No one can tell when it happened, but at some stage the lair begins to look as if a woman's touch has been applied to it. The most egregious garbage is removed, or stashed in a room Emily doesn't visit. More lights are hung up, especially in her cell, where pink items and other suitable furniture begins proliferating. But the cache of bodies remain, as Jason has a process he follows with them, and Emily never goes near them unless under compulsion. The signs of environmental compromise by Jason are not entirely conducive to relief, as it becomes even clearer to her that this is a long haul thing, unless sudden death or rescue intervenes. So, he's one of those, a serial freak with domestic fantasies. One with a fixation on family, as opposed to a fixation on flesh. In hindsight, the head in the bathroom and the refusal to let go of a decaying home, was a large clue. Those sorts, at least, can become fairly tolerable to endure, apart from all the murdering, raping, and the captivity. They usually don't end up killing the person they've latched onto, so that's nice…and they can be moulded, just a little. Now all that needs to happen is that Jason needs to be subdued and put away…at this stage Emily questions her secret heart and discovers that it no longer wants him dead. She puts it in time-out. He ought to die, sooner rather than later, for his crimes and to prevent further ones, it doesn't matter what she personally feels about him. And she feels strange things, very strange things.
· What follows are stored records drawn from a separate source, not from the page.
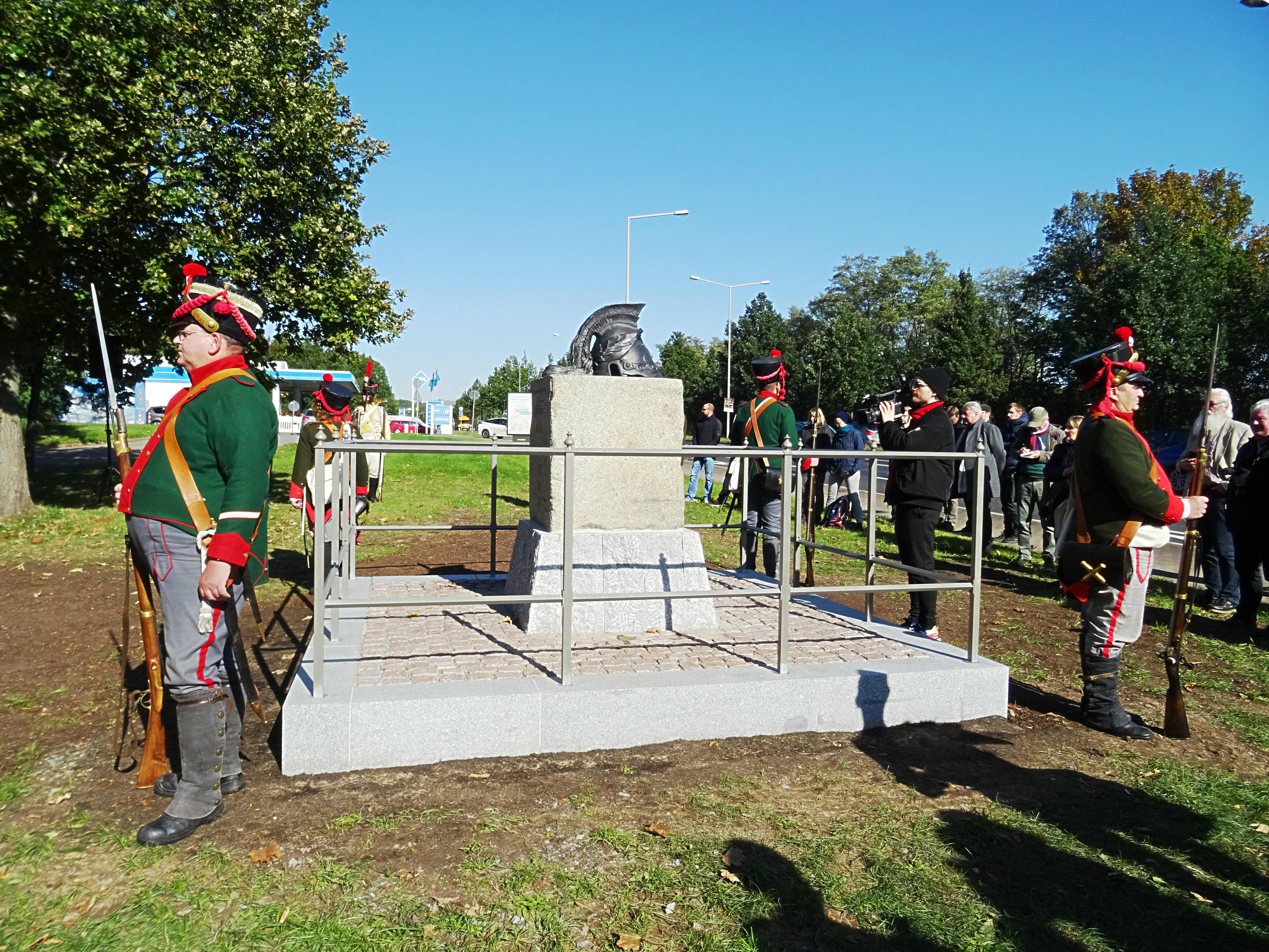 Dresden, Hauptmann Hirsch-Denkmal. Einweihung am 07. Oktober 2019. Maßgeblichen Anteil haben die Firmen Berufliche Trainingszentren Dresden der SRH Berufsbildungswerk Sachsen GmbH Dresden, Steinbildhauer- und Steinmetzwerkstatt Andreas Hempel mit ausführenden Bildhauerleistungen und der Kunstgießerei Gebr. Ihle und weitere.Weitere Förderer sind das Landesamt für Denkmalpflege Sachsen, der St. Heinrichs Orden zu Bamberg e.V. und das Militärhistorische Museum der Bundeswehr. Die Sponsoren stellten rund 30.000 Euro zur Verfügung. Hinzu kommen noch die Eigenleistung von über eintausend Teilnehmerstunden. Königlich-sächsischen Artillerieeinheit flankiert das Denkmal.
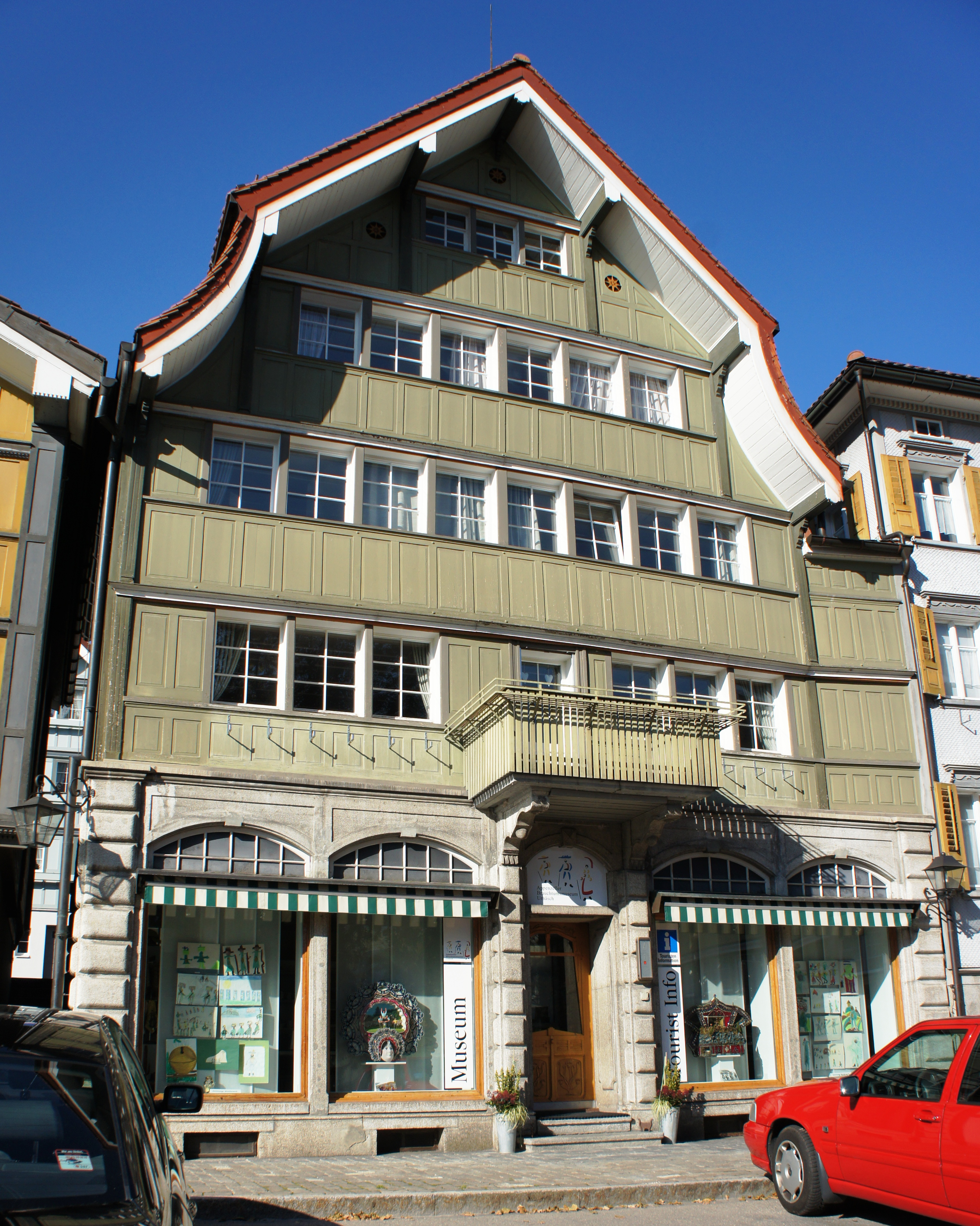 Blick von Süden auf die ehemalige Apotheke am Dorfplatz 8 in Urnäsch. Heute befindet sich der Haupteingang zum Tourismus-Büro und Appenzeller Brauchtumsmuseum in diesem fünfstöckigen Gebäude. Das Erdgeschoss ist gemauert, die oberen Stockwerke sind ein Holzbau, wobei die obersten beiden Stockwerke sich im geschwungenen Giebel befinden. Die Sammlung im Brauchtumsmuseum steht als A-Objekt unter nationalem, das Gebäude als C-Objekt unter kommunalem Schutz.
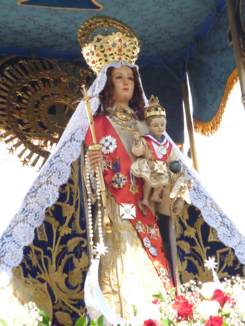 Fiestas patronales 2012
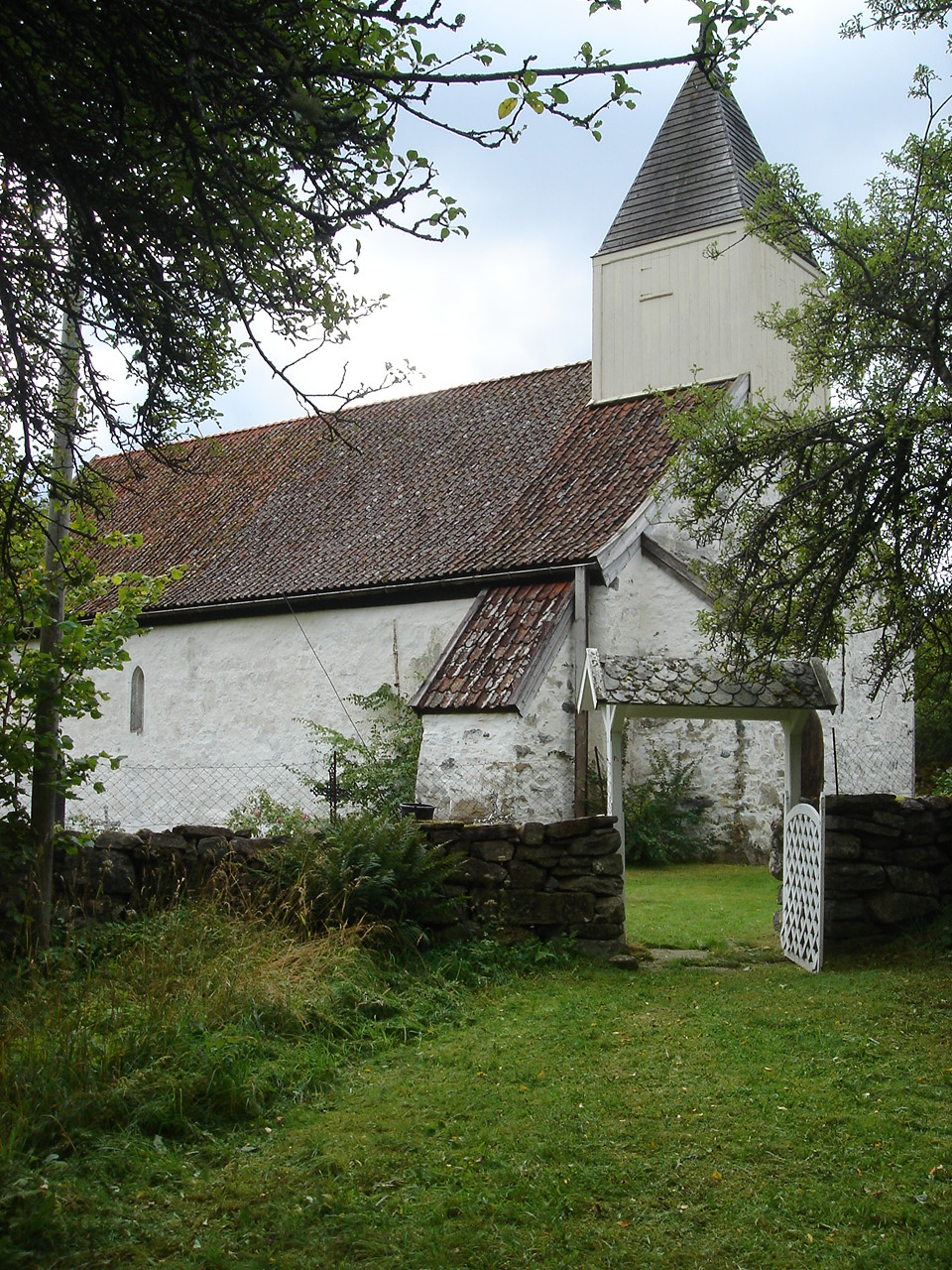 Kvamsøy kyrkje, Kvamsøy kirke, Kvamsøy Church

Except for during the initial anger stage of the grieving process, she's never hated any of the men who have abused her, and Jason is the father of her children. For a soft-hearted woman, that fact is extremely compelling, dreadfully so. She greatly fears him, yes. Would very much like to be free, yes…But. She looks at him and sees two men overlapping. Both are very bad, but one has merged his blood, his life, with hers.

No one can tell when it happened, but at some stage Jason ceases torturing his captive. Yes, he still forces himself on her, but he stops the petty shit, the forced drug taking, the spite, random pain infliction, overly brutal assaults. It's not fun anymore, he doesn't know why, it just isn't. Torturing others is still pleasurable though, so it's not a problem with him, it's the girl, who absorbs his attacks as if she's made of rubber, only occasionally giving him the good stuff in the form of a yelp or weak scream. Probably he wore out her pain receptors or exhausted her emotional energy. That happens sometimes with that sort of victim, the extremely pathetic ones, they curl up and become comatose, like small animals, making no sound, paying no attention to him. Sometimes they die of heart failure without him so much as raising a weapon. Very bad. He tends to avoid them if possible, leaving and going after more vital prey…still, this one is not exactly like that, as he has the opposite reaction to her, interrupting his busy day to return home in order to try and make her react to him. A bite rarely works. Flowers always work. The idea that she is slowly but surely tipping the scales on him by downplaying negative reactions and exaggerating positive ones, does not occur to him, because of all people in the world, only he is capable of manipulation. It has been proven time and time again that he is the only intelligent or even real being on the planet, and that doesn't change even in the cases where he's outsmarted, beat down, or otherwise deceived. No, like a gambler, a serial offender only ever becomes more confident after setbacks, returning stronger, more arrogant, and yet more certain of ultimate success.